Once prior beliefs are foregrounded in this way, a basic ambiguity arises. Are we observing ideologically distorted inferences over the same shared question, or systematic differences in the questions being addressed given an under-specified prompt? Without agreement on what effect the analysis is meant to capture, those two interpretations cannot be disentangled. Conditioning on ideology (as B&B did) therefore risks converting a problem of an under-specified prompt into a story about ideologically biased reasoning. This critique does not deny that motivated reasoning exists, or that B&B’s research-participants were engaged in it. They simply do not show it, and the alternative explanation is more parsimonious.

The problems with the B&B paper are compounded when they attempt to measure “research quality” through peer evaluations. Researcher-participants in the experiment are asked to assess the quality of one another’s modelling strategies, introducing a second and distinct issue. The evaluation process is confounded by the distribution of views within the researcher-participant pool.

To see this, return again to the education example. Suppose researchers’ views about the importance of family deprivation for educational outcomes are normally distributed, with most clustered around a moderate position and fewer at the extremes. A randomly selected researcher asked to evaluate another randomly selected researcher will, with high probability, be paired with someone holding broadly similar views (around the middle of the distribution). In such cases, the modelling choices are likely to appear reasonable and well motivated, and to receive high quality scores. The evaluation implicitly invites the following reasoning: “your doing something similar to what I was doing, and I was doing high quality research, therefore you must be doing high quality research as well”.

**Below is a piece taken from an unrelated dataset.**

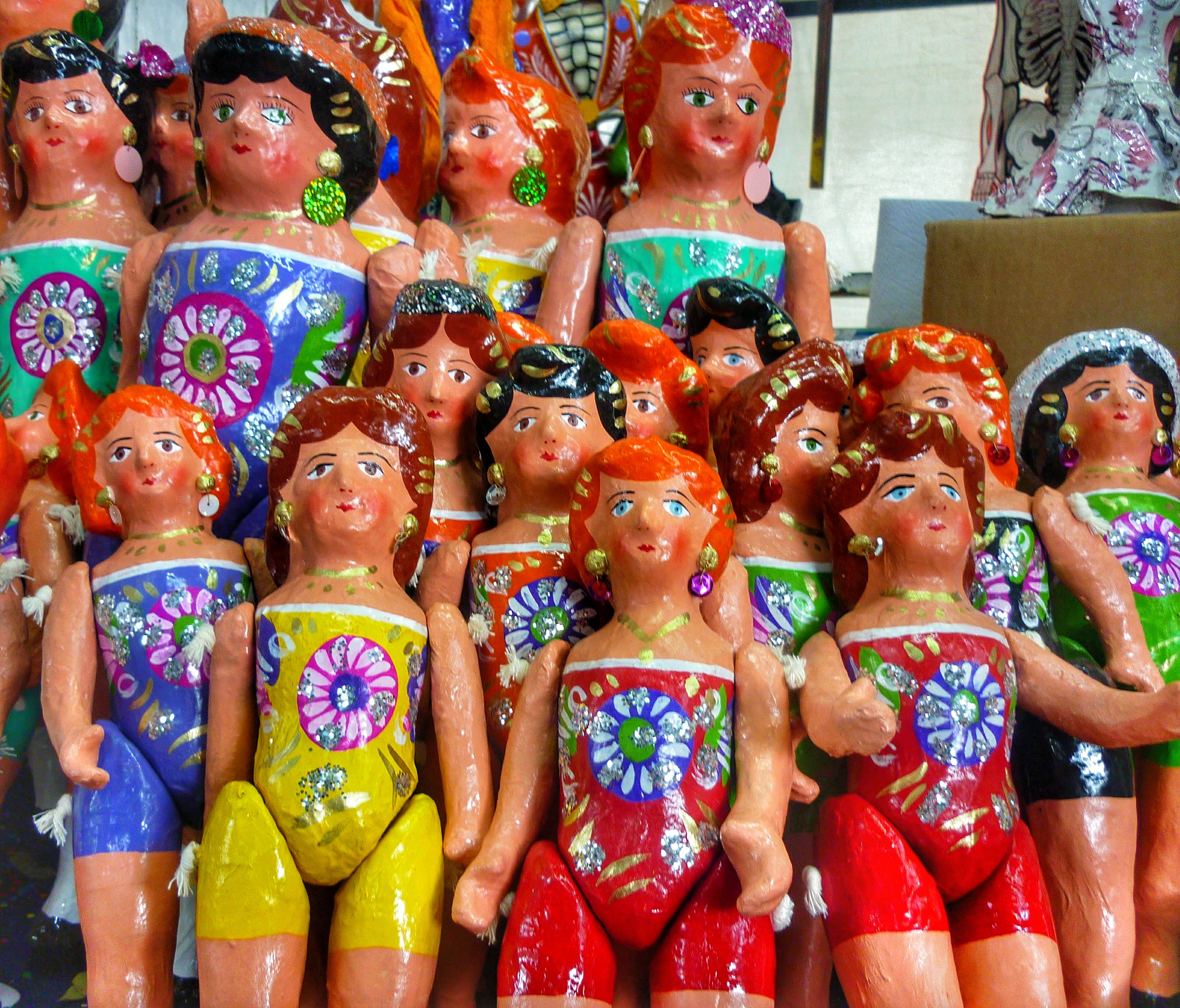 Infancia Méxicana

By contrast, models produced by researchers in the tails of the distribution will more often be evaluated by researchers further away from their ideological view. Those models may be judged as poorly framed or unbalanced—not because they violate statistical standards, but because they depart from the modal conception of what the broadly framed question is about. Under these conditions, lower average quality scores for researchers with more extreme priors may reflect distance from the dominant framing, not inferior analytical practice. B&B, however, argued the results show that being ideologically in the middle produced higher quality research.

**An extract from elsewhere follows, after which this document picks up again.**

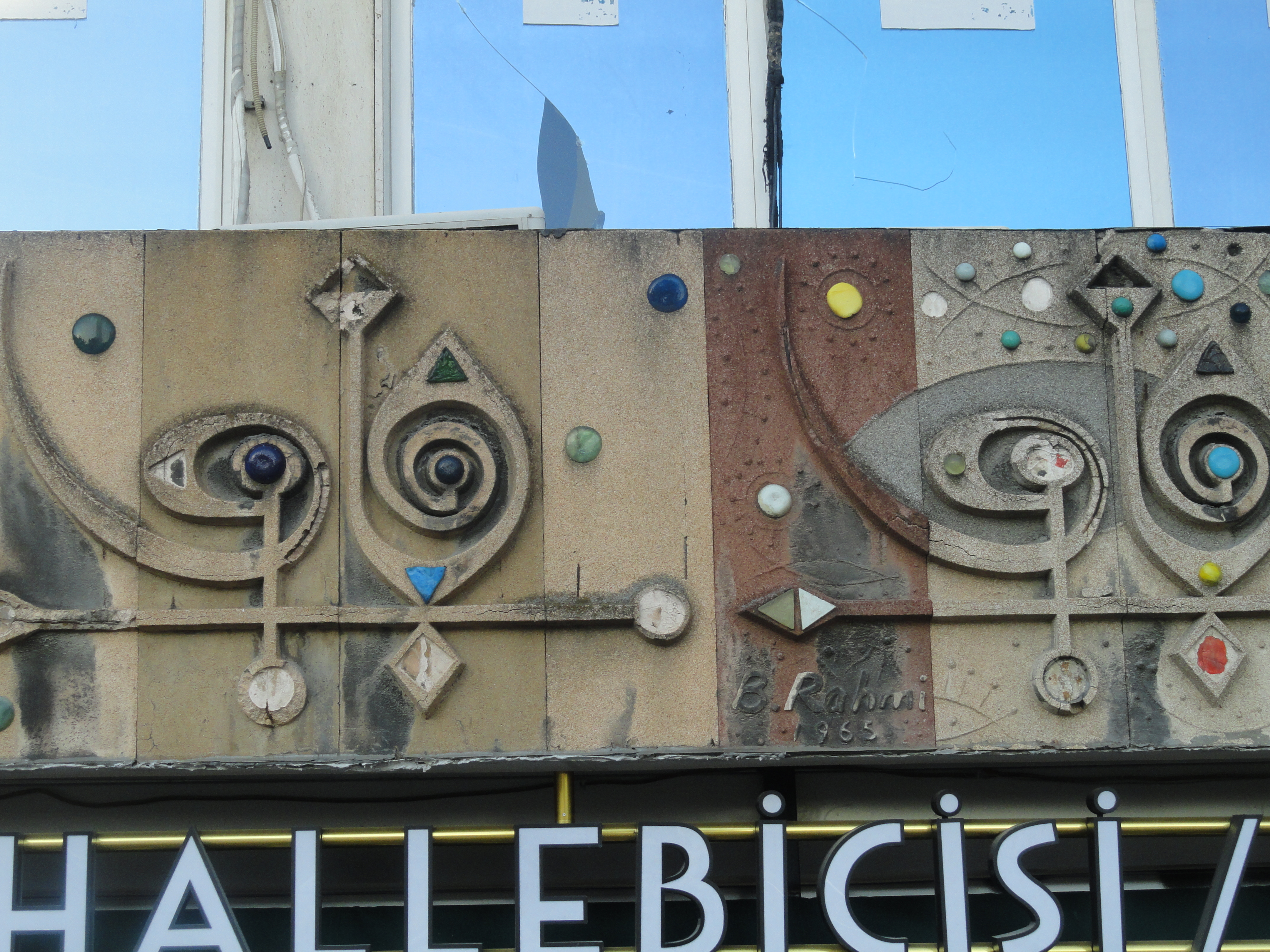 Karaköy Tatlıcılar Rölyefi, Bedri Rahmi Eyüboğlu, 1964-1965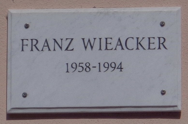 Göttinger Gedenktafel für Franz Wieacker, Jurist (1908–1994) am "Michaelishaus" in der Prinzenstraße 21.

The issue here is not bias but design. When both peer reviewers and reviewees are drawn from the same population, and when quality is assessed without a fixed external benchmark for what counts as a good answer to the question, peer scores inevitably track conformity to the field’s modal worldview. Interpreting these scores as evidence that ideology degrades research quality is wrong.

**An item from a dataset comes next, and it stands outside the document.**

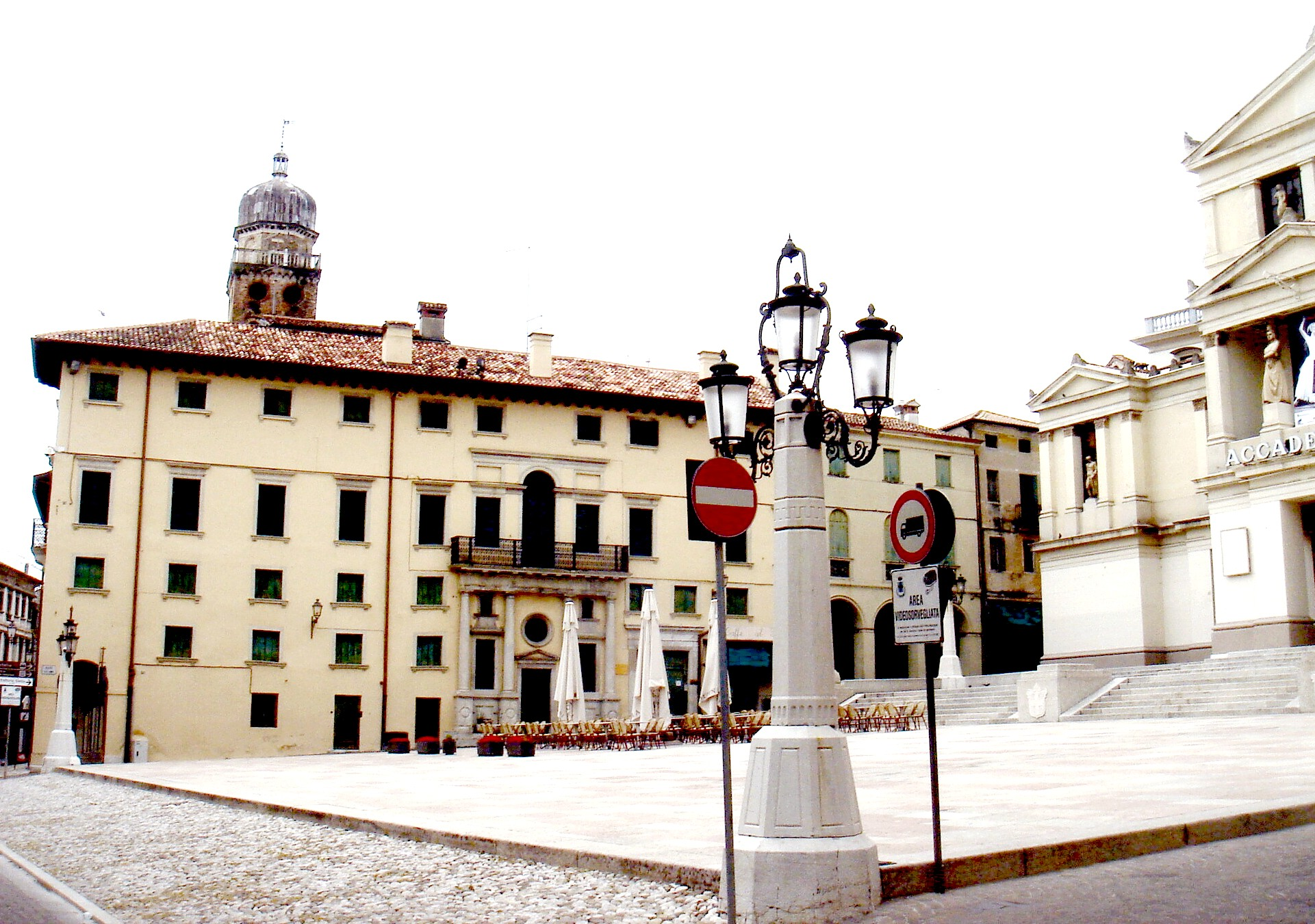 Conegliano (Treviso): veduta di Piazza Cima con la facciata di Palazzo Da Collo e il relativo oratorio (XVI secolo) e il Teatro Accademia (XIX secolo) a destra.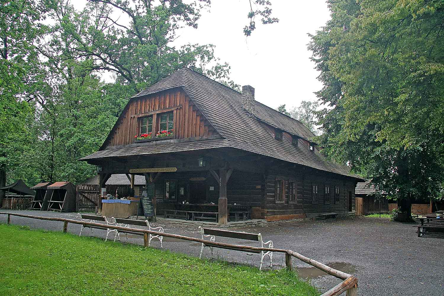 Skanzen Valašké muzeum v přírodě, Valašské městečko, Rožnov pod Radhoštěm, Czech republic Autor: Prazak date:30. 6. 2006

B&B’s paper is useful. It shows that ideological commitments are associated with the questions that researchers answer. Cleanly, that is as far as it goes. Researchers answer the questions they think are important. The small, accurate interpretation is not as impressive a finding as “ideology drives interpretation”, but B&B’s research is most valuable where it is most restrained. The further it moves from firm ground describing correlations in researchers’ modelling choices towards the quick-sand of diagnosing ideological distortion of inference, the worse it gets. What they present as evidence of bias is more reasonably understood as evidence that their framing question itself was never well defined. Through its narrative style, and not withstanding quiet abjurations against causal inference, the paper invites the conclusion that researchers working on a divisive, politically salient topics simply find what their ideologies lead them to find. And taken at face-value, it licenses the distrust of empirical research on contested policy questions.